Latest research reveals that we have totally underestimated the impact and importance of fathering on infant development.  For example, father's vocabulary is a stronger predictor than mother's on the language competence at 36 months; fathers are equally likely as moms to correctly id emotional milestone ages when children can feel sadness or fear; more likely than moms to correctly id when children begin to sense parental anger; equally likely to correctly id appropriate age for toilet training; slightly more likely than moms to correctly id pre-K significance of "sharing, playing with others' and  "likes to learn readiness".  Fathers need respect, from each other and from their partners, for their competencies and unique contributions.
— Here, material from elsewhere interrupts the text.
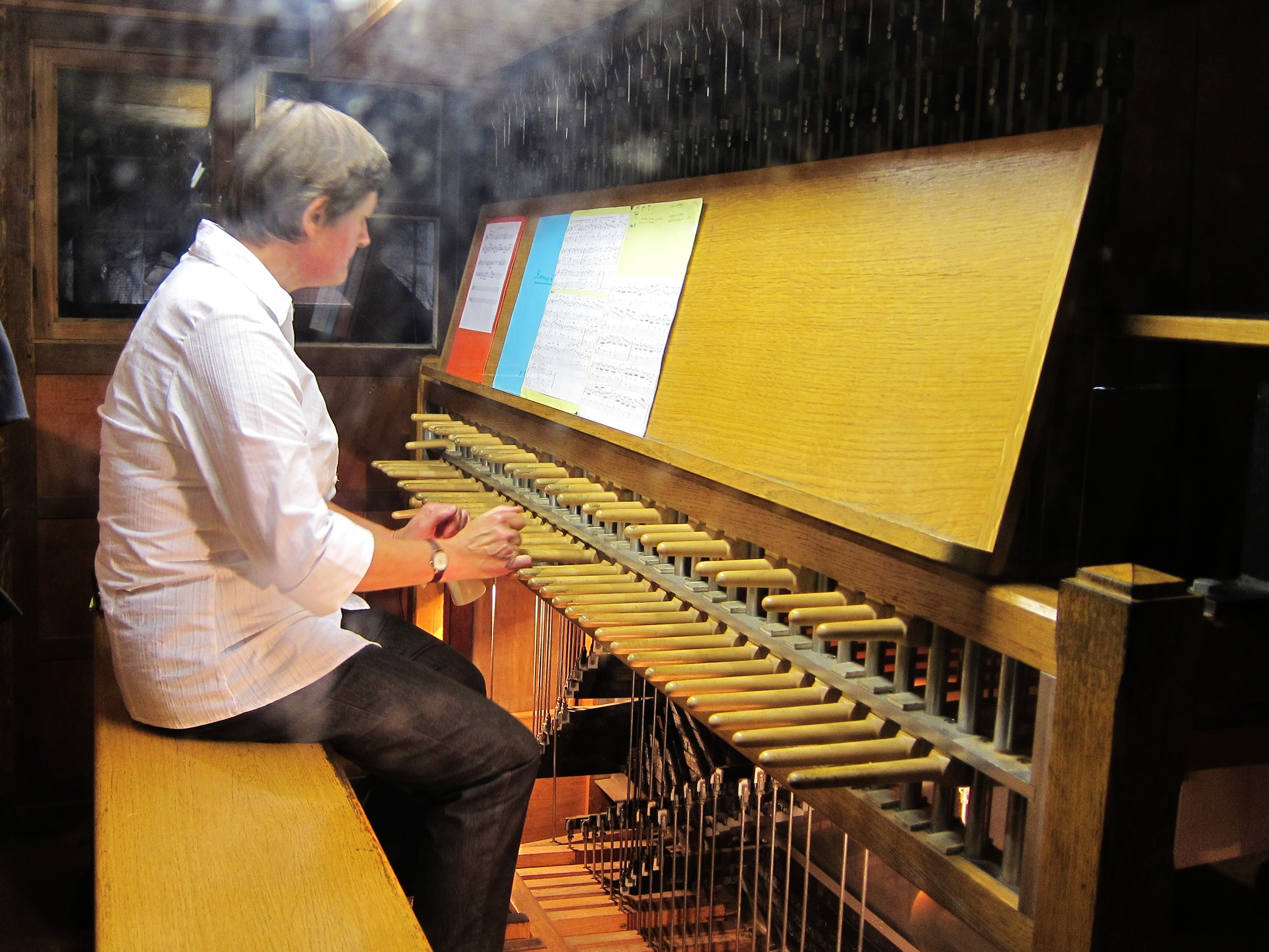 Table de jeu du carillon du beffroi de l'hôtel de ville de Douai (Nord). .

The point is not that a female or male therapist is better than the other.  Both can be great.  What is important is the therapist's understanding of how powerful sociobiological and socialization forces have influenced and impacted the masculine psyche - and thus adapted, as I have, the therapy encounter to better serve male clients.   If many men were not permitted to have all their feelings then it's understandable that they struggle sometimes with identifying and describing their emotions.  How do we speak a foreign language if we weren't given the textbook and men can experience a sense of incompetency when asked to do so.

Choosing "SKILLFUL" action is a goal of therapy that men can embrace.  I help men engage in therapeutic practices that enable them to awaken embodied intelligence that can enliven the gestures, expressions, conversations and experiences that make up who they are.  Men need to know that they can transform this knowledge and vision into a muscular commitment to action.  Emphasis is on developing core strength in the physical, emotional, mental and moral domains so that they can extend themselves into the world with pragmatic wisdom, skillful action and grounded compassion.  

Men have long had an interest to develop and fine tune their abilities to read the world and identify opportunities; create new narratives and competencies for embodying what they have to offer; access wisdom and intuition; develop courage and self-mastery; declare breakdowns that create opportunity; embody shifting states of awareness and develop deeper levels of presence and listening.  Men find therapy to be productive when it helps them increase their capacity to resolve conflict, distinguish between being right and being effective and keep their composure for strategic action in high-stress situations and emotionally charged environments.